Assignment » Only one stretch of the records below should be repeated. It starts with the line containing "Algérie - Arménie" and goes on through the line containing "Ceanothus thyrsyflorus 'Repens',Familia: Rhamnaceae, en", exactly as written.

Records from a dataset
----------------------------------------

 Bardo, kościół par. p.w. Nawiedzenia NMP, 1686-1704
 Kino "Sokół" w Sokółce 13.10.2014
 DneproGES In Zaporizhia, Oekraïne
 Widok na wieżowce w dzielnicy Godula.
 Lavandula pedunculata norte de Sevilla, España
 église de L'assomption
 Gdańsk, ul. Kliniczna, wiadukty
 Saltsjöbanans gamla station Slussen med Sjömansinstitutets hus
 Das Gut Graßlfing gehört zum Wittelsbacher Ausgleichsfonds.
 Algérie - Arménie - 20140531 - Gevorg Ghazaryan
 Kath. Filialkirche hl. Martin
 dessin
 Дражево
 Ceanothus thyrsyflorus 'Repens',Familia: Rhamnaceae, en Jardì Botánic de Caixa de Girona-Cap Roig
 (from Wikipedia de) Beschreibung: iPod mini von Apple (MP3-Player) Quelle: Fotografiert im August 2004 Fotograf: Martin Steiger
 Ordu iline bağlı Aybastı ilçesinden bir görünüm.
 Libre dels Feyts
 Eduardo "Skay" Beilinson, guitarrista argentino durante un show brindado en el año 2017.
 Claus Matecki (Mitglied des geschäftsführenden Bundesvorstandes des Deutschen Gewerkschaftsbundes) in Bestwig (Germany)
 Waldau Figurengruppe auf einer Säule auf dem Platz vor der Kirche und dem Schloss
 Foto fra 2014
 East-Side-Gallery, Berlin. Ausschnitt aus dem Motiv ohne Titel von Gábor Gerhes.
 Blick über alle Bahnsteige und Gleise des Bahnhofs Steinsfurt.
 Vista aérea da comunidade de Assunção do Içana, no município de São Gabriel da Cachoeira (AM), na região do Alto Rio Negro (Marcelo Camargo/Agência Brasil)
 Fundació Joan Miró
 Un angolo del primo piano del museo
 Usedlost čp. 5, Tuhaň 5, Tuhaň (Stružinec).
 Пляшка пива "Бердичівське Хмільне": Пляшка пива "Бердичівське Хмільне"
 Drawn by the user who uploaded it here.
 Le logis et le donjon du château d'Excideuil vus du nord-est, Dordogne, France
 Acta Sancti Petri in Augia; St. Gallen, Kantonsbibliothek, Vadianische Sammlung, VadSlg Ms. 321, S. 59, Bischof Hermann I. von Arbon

----------------------------------------

Exercise output »
 Algérie - Arménie - 20140531 - Gevorg Ghazaryan
 Kath. Filialkirche hl. Martin
 dessin
 Дражево
 Ceanothus thyrsyflorus 'Repens',Familia: Rhamnaceae, en Jardì Botánic de Caixa de Girona-Cap Roig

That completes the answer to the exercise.